Harry, que entre Filch y la muerte, prefería a Filch sin dudarlo, abrió la puerta y la sacó de su ensoñación tomándola de la muñeca. Los tres retrocedieron a toda prisa con el pánico más absoluto y cerraron la puerta tras ellos. Corrieron, casi disparados por el pasillo, y pareció que Filch les habría buscado en otro lado porque no se lo encontraron, aunque poco les importaba. Lo único que querían era alejarse del monstruo, por lo que no dejaron de correr hasta que alcanzaron el retrato de la Dama Gorda en el séptimo piso, con el aliento agitado.

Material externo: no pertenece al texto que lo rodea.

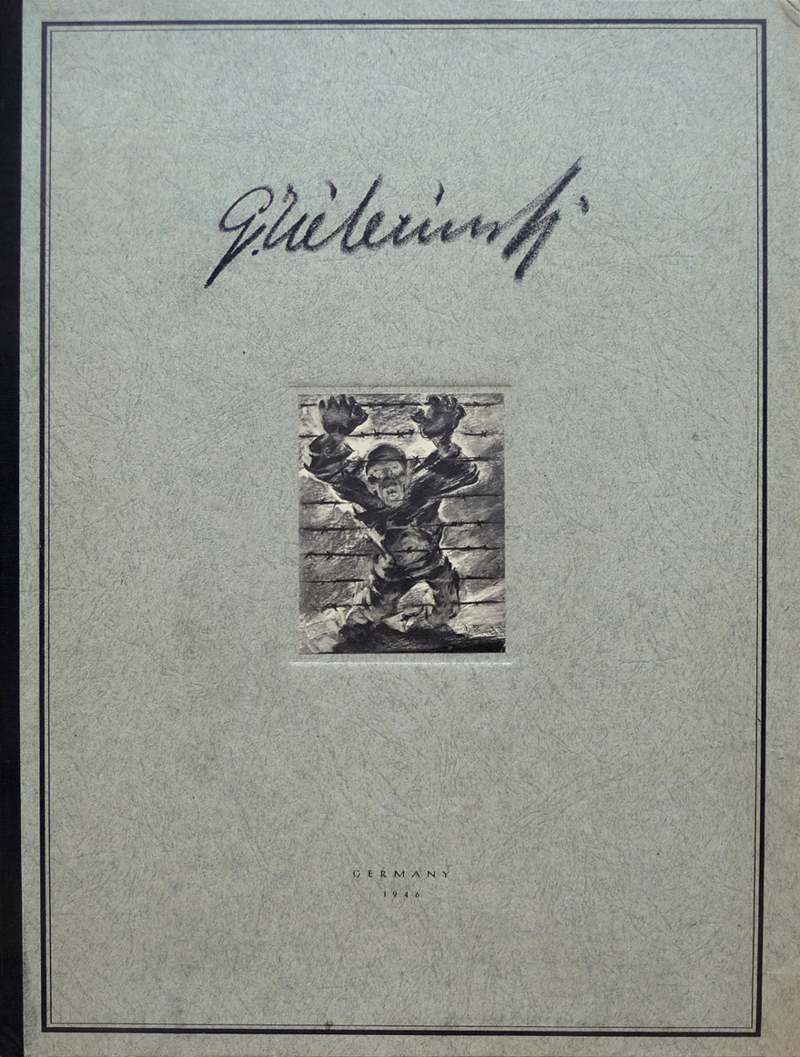 George Zielezinski, Mappe 24 Drawings from the Concentration Camps in Germany, Verlag F. Bruckmann KG, München 1946. Auflage: 1000 Exemplare. 24 Rotogravuren im Format 40 x 30 cm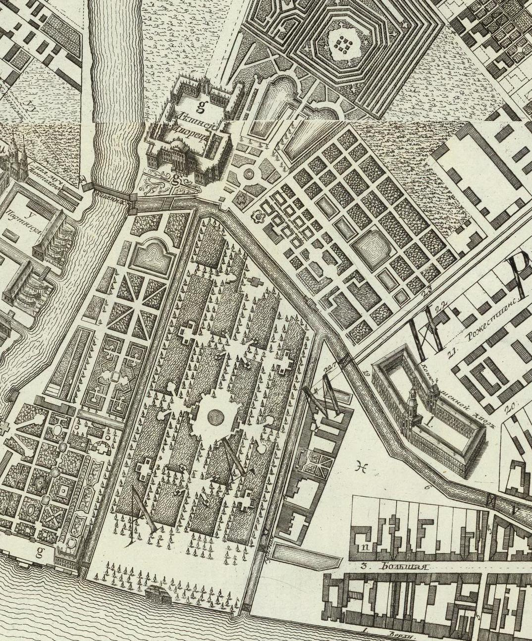 Гравюра. План столичного города Санкт-Петербурга с изображением знатнейших проспектов. 1753г. Махаев М.И.

—¿Dónde os habíais metido? —les preguntó, mirando sus rostros sudorosos y rojos y sus túnicas desabrochadas.
—No importa... —jadeó Harry—. Hocico de cerdo, hocico de cerdo...
El retrato se movió para dejarlos pasar, y los tres se atropellaron para entrar en la sala común, desplomándose en los sillones que acompañaban la chimenea.
Pasó un buen rato antes de que Ron se dispusiera a quebrar aquel silencio enloquecedor.
—¿Qué pretenden, teniendo una cosa así encerrada en el colegio? —suspiró finalmente, haciendo patente que se encontraba completamente despistado.
Hermione, que llevaba un buen rato rumiando lo que había visto, se sorprendió de haber sido la única en haberse dado cuenta de ello.
—Tú no usas los ojos, ¿verdad? —sentenció con algo de mal humor—. ¿No has visto lo que había debajo de él?
El pelirrojo hizo rodar los ojos con absoluto fastidio.
—No le he mirado los pies, estaba demasiado entretenido con sus cabezas —le echó en cara con el mismo tono de voz—. ¡Por si no te has dado cuenta, tenía tres!
—Estaba encima de una trampilla. No está ahí por accidente: es evidente que está vigilando algo —les dijo ella, poniéndose en pie y mirándolos indignada—. Y ahora, con vuestro permiso, me voy a la cama antes de que se os ocurra otra genial idea y nos maten... o peor: nos expulsen.
Sin esperar ninguna clase de réplica por su parte, Hermione ascendió la escalera de caracol que conducía hasta las habitaciones, se adentró en su dormitorio y se percató de que las camas de sus compañeras se encontraban vacías. Después de todo lo que había vivido, suspiró con fuerza, aprovechando la calma sagrada que reinaba en el espacio.
Con algo más de tranquilidad, se adentró en el baño compartido y se dio una ducha con la que intentó hacer desaparecer todo rastro de temor que todavía albergara en ella. Sintiéndose algo reconfortada, se vistió con su pijama de lana encarnada y se dejó arropar entre las sábanas de su catre, evitando el frío exterior. Con pocas ganas, acogió su libro de Pociones para repasar las últimas lecciones, e inevitablemente surgió en su cabeza la impoluta imagen del profesor Snape.
Enseguida se dio cuenta de que, gracias a la compañía de sus amigos y, sobretodo, al gran misterio que acababan de descubrir, apenas había tenido tiempo para dedicar sus pensamientos y su odio desmedido hacia el murciélago de las mazmorras.
Sin poder evitarlo sonrió, satisfecha consigo misma.